Published in UAB Insight, Fall 2007
UAB Liver Center Trials for HCV
Hepatitis C virus (HCV) infects an estimated 4 million Americans. Eighty percent of these individuals develop chronic disease, making it the leading cause of liver transplantation.
The cornerstone of care for chronic hepatitis C is the combination of peginterferon alfa-2a/b and ribavirin, which is effective for up to 90% of patients with genotype 2 or 3 HCV and between 40% and 50% of those with genotype 1. HCV has at least six distinct genotypes, which play a significant role in therapeutic decisions.
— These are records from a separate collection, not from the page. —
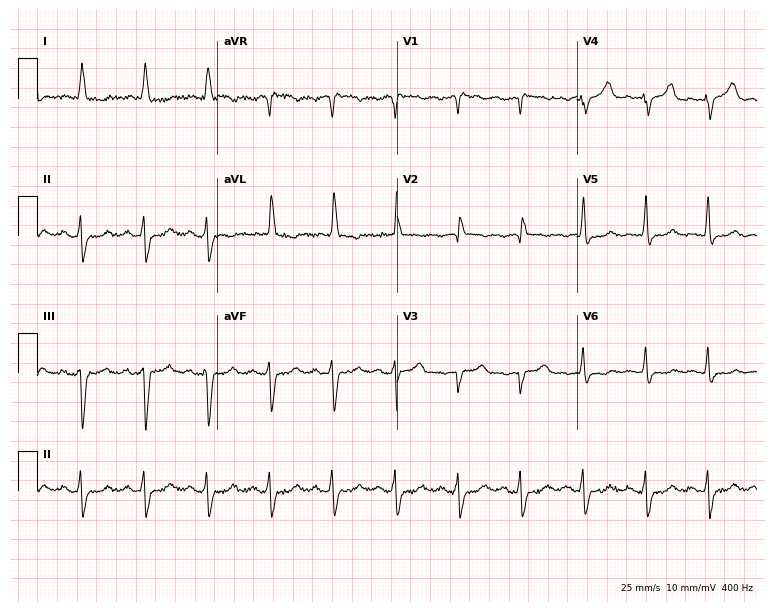
Resting 12-lead electrocardiogram. Patient: a woman, 72 years old. None of these six findings is recorded: first-degree AV block, right bundle branch block, left bundle branch block, sinus bradycardia, atrial fibrillation, sinus tachycardia. Findings outside these six are not listed.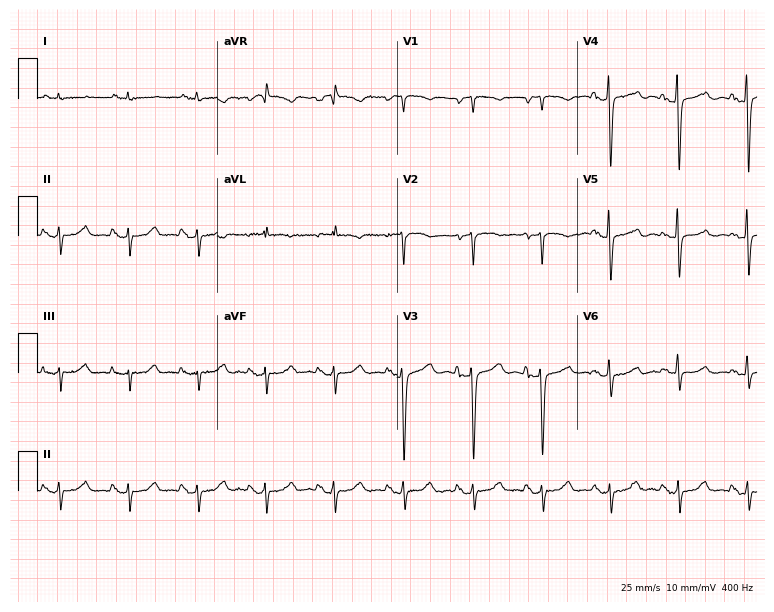
12-lead ECG (7.3-second recording at 400 Hz) from a female patient, 70 years old. Screened for six findings — first-degree AV block, right bundle branch block, left bundle branch block, sinus bradycardia, atrial fibrillation, sinus tachycardia — none is recorded. Other findings, if any, are not listed.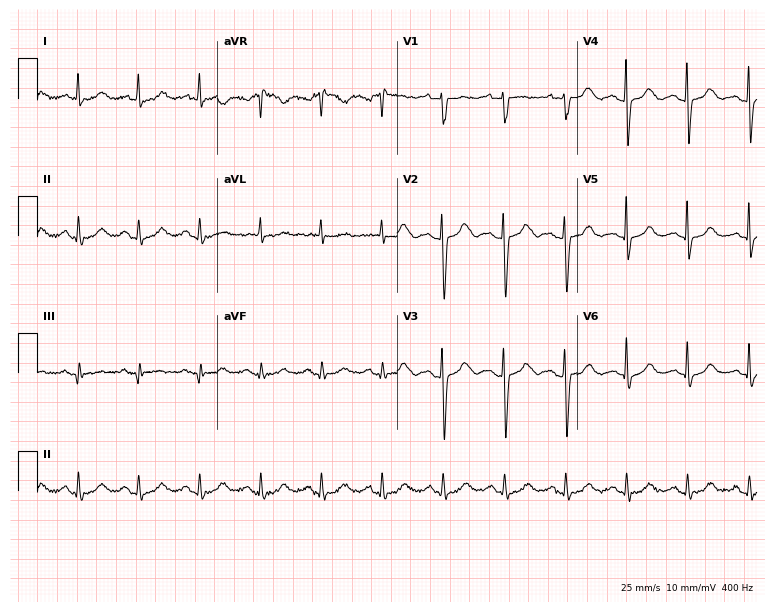
12-lead ECG (7.3-second recording at 400 Hz) from a 63-year-old woman. Screened for six findings — first-degree AV block, right bundle branch block (RBBB), left bundle branch block (LBBB), sinus bradycardia, atrial fibrillation (AF), sinus tachycardia — none is recorded.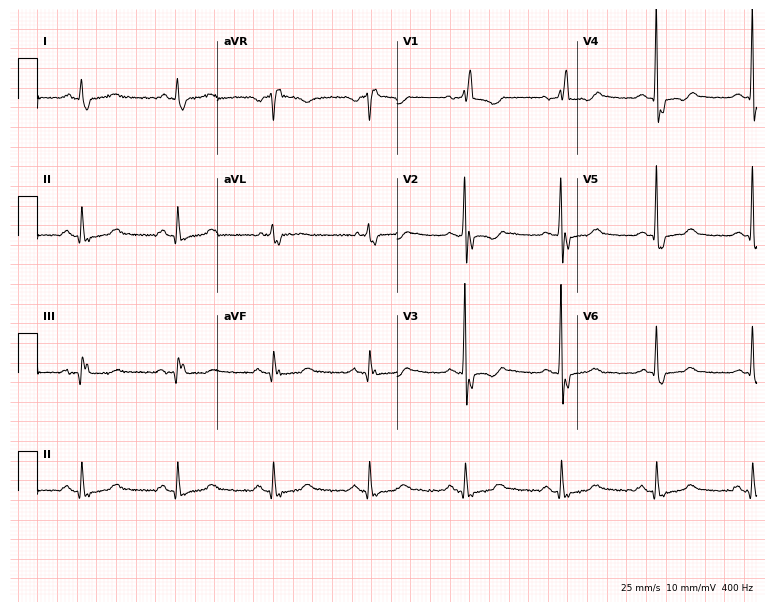
Electrocardiogram (7.3-second recording at 400 Hz), a male patient, 75 years old. Interpretation includes right bundle branch block.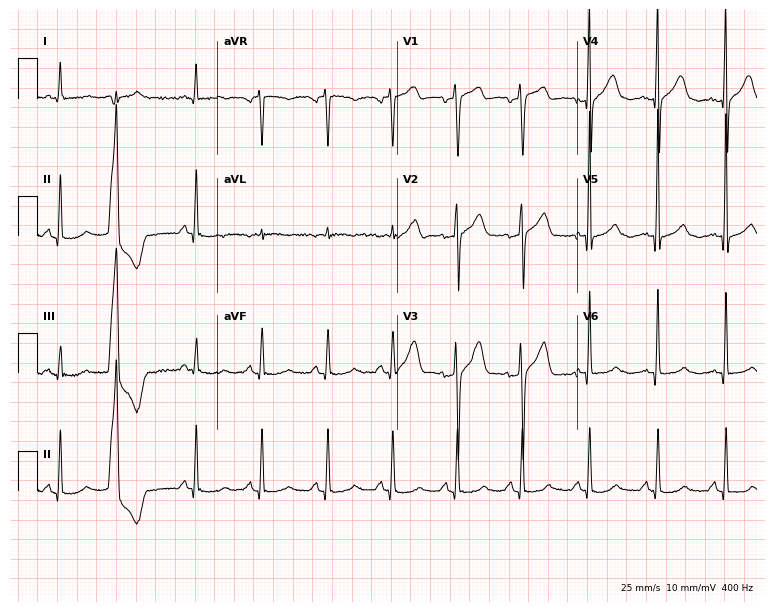
12-lead ECG from a male, 64 years old (7.3-second recording at 400 Hz). No first-degree AV block, right bundle branch block (RBBB), left bundle branch block (LBBB), sinus bradycardia, atrial fibrillation (AF) or sinus tachycardia recorded for this tracing.

“Up to 15% of HCV patients cannot tolerate labor-intensive interferon therapy, which is notorious for adverse side effects. Ribavirin adds to that burden, and poor adherence is common,” says UAB hepatologist Michael B. Fallon, MD.
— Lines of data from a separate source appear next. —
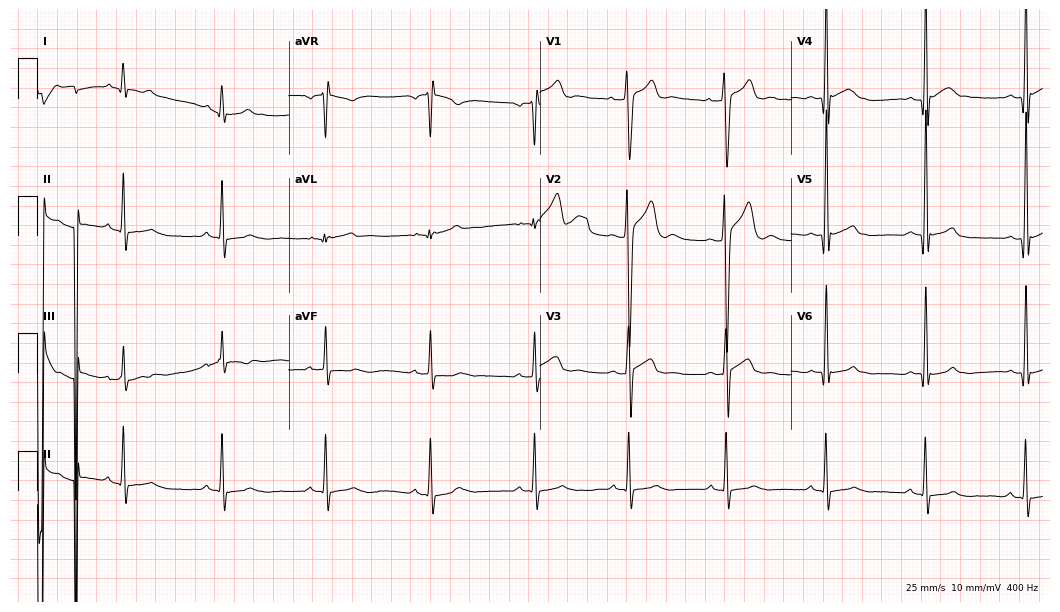
Electrocardiogram (10.2-second recording at 400 Hz), an 18-year-old male patient. Overall reading on record: normal ECG.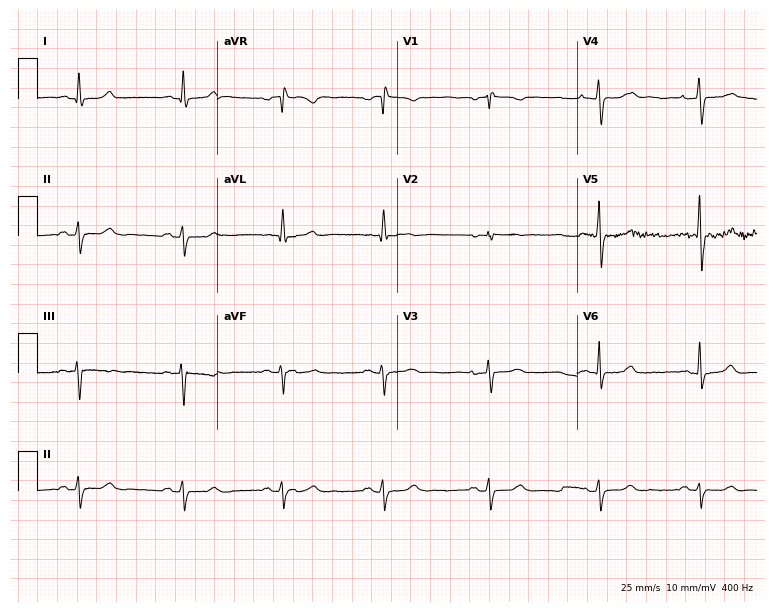
Standard 12-lead ECG recorded from a 59-year-old woman (7.3-second recording at 400 Hz). None of these six findings is recorded: first-degree AV block, right bundle branch block, left bundle branch block, sinus bradycardia, atrial fibrillation, sinus tachycardia. Findings outside these six are not listed.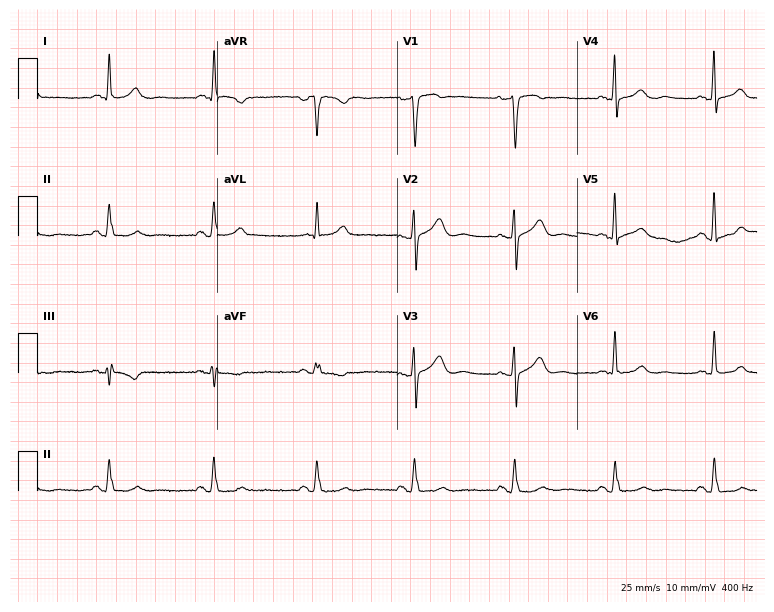
12-lead ECG (7.3-second recording at 400 Hz) from a male, 50 years old. Screened for six findings — first-degree AV block, right bundle branch block, left bundle branch block, sinus bradycardia, atrial fibrillation, sinus tachycardia — none is recorded.

Treatment with combination pegylated interferon and ribavirin may be required for a year or longer. The UAB Liver Center’s clinical trials group is dedicated to finding novel approaches to fine-tune and shorten treatment duration. “Shorter regimens are better tolerated and more likely to result in adherence a key factor in positive treatment outcomes,” Fallon says. Several clinical trials are underway examining novel small molecules and alternative doses of ribavirin and pegylated interferon. “We are using the latest agents combined with new approaches for patients who are refractory to standard treatment or who have complicating comorbidities, such as HIV or end-stage renal disease,” he says.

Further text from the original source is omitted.